• Your task: Return every record below exactly as written, omitting any pictures.
=== Entries supplied ===
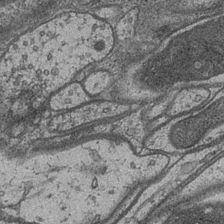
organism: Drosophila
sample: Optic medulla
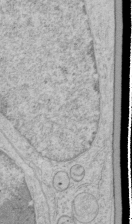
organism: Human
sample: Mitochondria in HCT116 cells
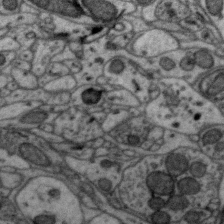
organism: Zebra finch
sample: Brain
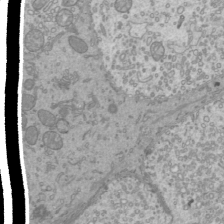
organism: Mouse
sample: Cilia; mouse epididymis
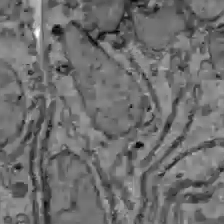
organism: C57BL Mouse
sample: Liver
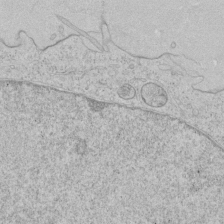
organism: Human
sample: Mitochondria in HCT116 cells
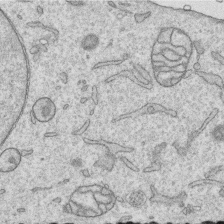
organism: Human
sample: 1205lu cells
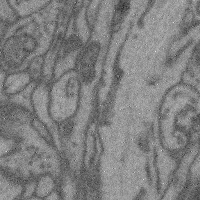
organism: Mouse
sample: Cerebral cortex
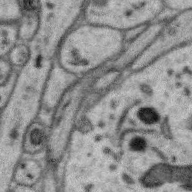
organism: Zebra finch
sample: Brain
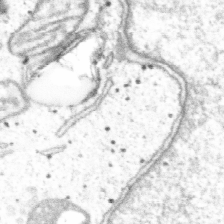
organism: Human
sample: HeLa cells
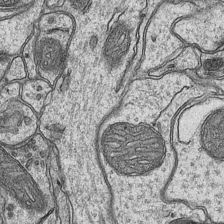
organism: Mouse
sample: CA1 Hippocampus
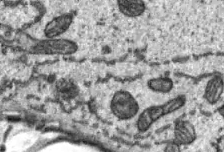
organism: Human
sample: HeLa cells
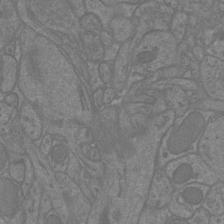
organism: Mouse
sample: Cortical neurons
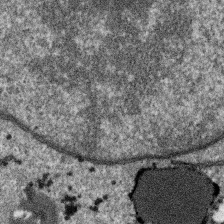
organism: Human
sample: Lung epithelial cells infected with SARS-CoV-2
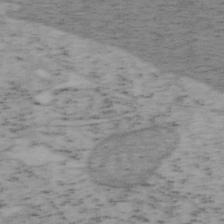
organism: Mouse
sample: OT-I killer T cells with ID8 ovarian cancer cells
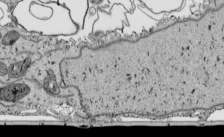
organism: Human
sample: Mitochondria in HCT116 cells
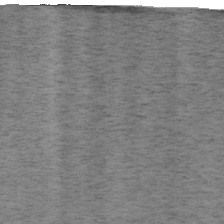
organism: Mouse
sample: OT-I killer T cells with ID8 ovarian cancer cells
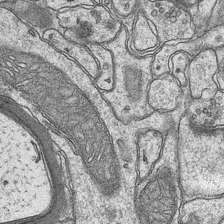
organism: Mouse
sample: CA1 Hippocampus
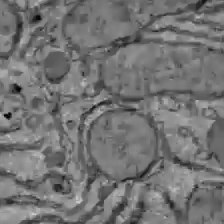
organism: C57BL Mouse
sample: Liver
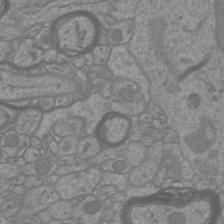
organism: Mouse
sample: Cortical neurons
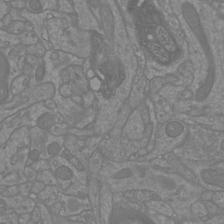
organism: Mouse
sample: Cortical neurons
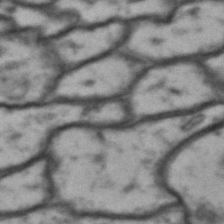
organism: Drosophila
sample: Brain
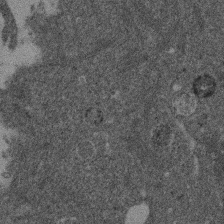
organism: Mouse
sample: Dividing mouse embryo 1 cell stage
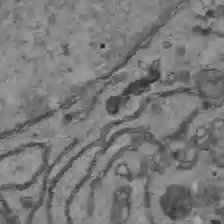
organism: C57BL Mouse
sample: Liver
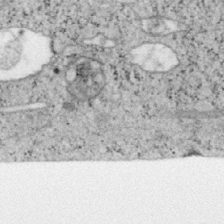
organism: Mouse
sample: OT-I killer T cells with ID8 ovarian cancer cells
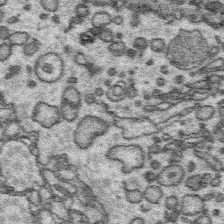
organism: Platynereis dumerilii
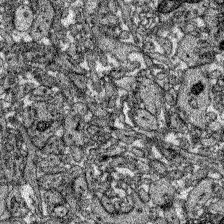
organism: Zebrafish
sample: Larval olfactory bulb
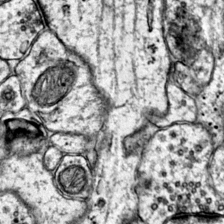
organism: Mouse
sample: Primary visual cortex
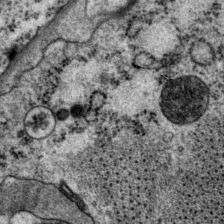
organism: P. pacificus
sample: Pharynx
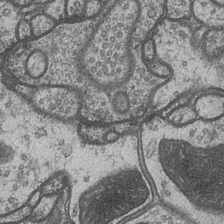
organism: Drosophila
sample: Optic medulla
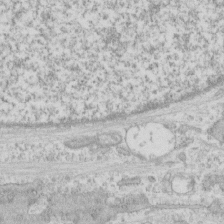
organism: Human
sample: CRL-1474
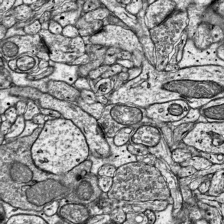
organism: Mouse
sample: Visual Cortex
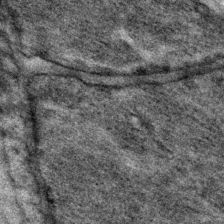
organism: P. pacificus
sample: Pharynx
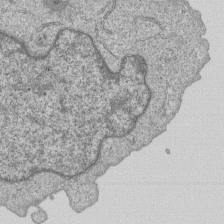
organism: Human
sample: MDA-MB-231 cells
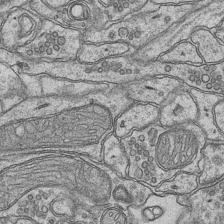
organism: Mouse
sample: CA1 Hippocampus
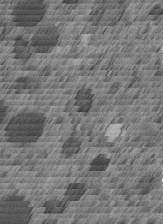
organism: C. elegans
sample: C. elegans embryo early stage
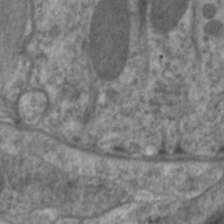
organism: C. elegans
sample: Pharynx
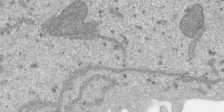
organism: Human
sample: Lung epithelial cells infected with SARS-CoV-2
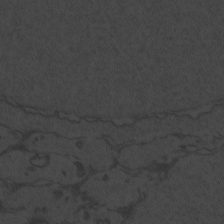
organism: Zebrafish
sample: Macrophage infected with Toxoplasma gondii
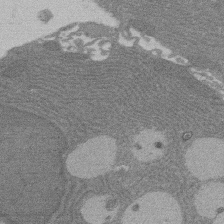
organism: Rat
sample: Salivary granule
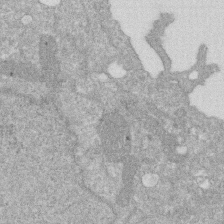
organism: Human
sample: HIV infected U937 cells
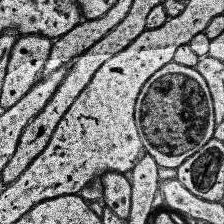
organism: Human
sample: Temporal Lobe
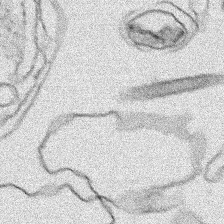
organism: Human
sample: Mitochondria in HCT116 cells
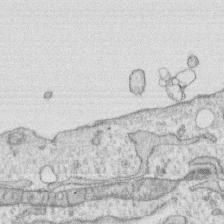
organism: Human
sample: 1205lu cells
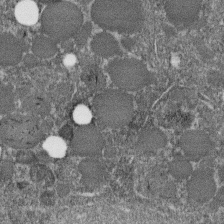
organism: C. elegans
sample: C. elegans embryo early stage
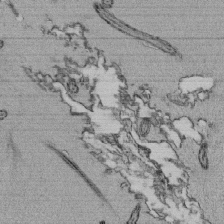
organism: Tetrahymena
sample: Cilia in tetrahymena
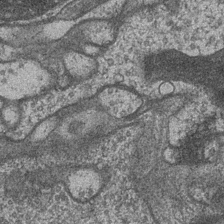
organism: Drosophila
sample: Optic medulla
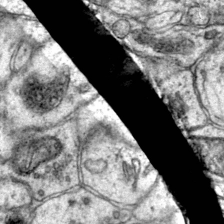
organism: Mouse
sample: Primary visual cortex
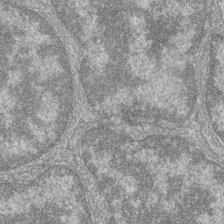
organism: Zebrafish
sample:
===
• Response to this task:
organism: Drosophila
sample: Optic medulla
organism: Human
sample: Mitochondria in HCT116 cells
organism: Zebra finch
sample: Brain
organism: Mouse
sample: Cilia; mouse epididymis
organism: C57BL Mouse
sample: Liver
organism: Human
sample: Mitochondria in HCT116 cells
organism: Human
sample: 1205lu cells
organism: Mouse
sample: Cerebral cortex
organism: Zebra finch
sample: Brain
organism: Human
sample: HeLa cells
organism: Mouse
sample: CA1 Hippocampus
organism: Human
sample: HeLa cells
organism: Mouse
sample: Cortical neurons
organism: Human
sample: Lung epithelial cells infected with SARS-CoV-2
organism: Mouse
sample: OT-I killer T cells with ID8 ovarian cancer cells
organism: Human
sample: Mitochondria in HCT116 cells
organism: Mouse
sample: OT-I killer T cells with ID8 ovarian cancer cells
organism: Mouse
sample: CA1 Hippocampus
organism: C57BL Mouse
sample: Liver
organism: Mouse
sample: Cortical neurons
organism: Mouse
sample: Cortical neurons
organism: Drosophila
sample: Brain
organism: Mouse
sample: Dividing mouse embryo 1 cell stage
organism: C57BL Mouse
sample: Liver
organism: Mouse
sample: OT-I killer T cells with ID8 ovarian cancer cells
organism: Platynereis dumerilii
organism: Zebrafish
sample: Larval olfactory bulb
organism: Mouse
sample: Primary visual cortex
organism: P. pacificus
sample: Pharynx
organism: Drosophila
sample: Optic medulla
organism: Human
sample: CRL-1474
organism: Mouse
sample: Visual Cortex
organism: P. pacificus
sample: Pharynx
organism: Human
sample: MDA-MB-231 cells
organism: Mouse
sample: CA1 Hippocampus
organism: C. elegans
sample: C. elegans embryo early stage
organism: C. elegans
sample: Pharynx
organism: Human
sample: Lung epithelial cells infected with SARS-CoV-2
organism: Zebrafish
sample: Macrophage infected with Toxoplasma gondii
organism: Rat
sample: Salivary granule
organism: Human
sample: HIV infected U937 cells
organism: Human
sample: Temporal Lobe
organism: Human
sample: Mitochondria in HCT116 cells
organism: Human
sample: 1205lu cells
organism: C. elegans
sample: C. elegans embryo early stage
organism: Tetrahymena
sample: Cilia in tetrahymena
organism: Drosophila
sample: Optic medulla
organism: Mouse
sample: Primary visual cortex
organism: Zebrafish
sample:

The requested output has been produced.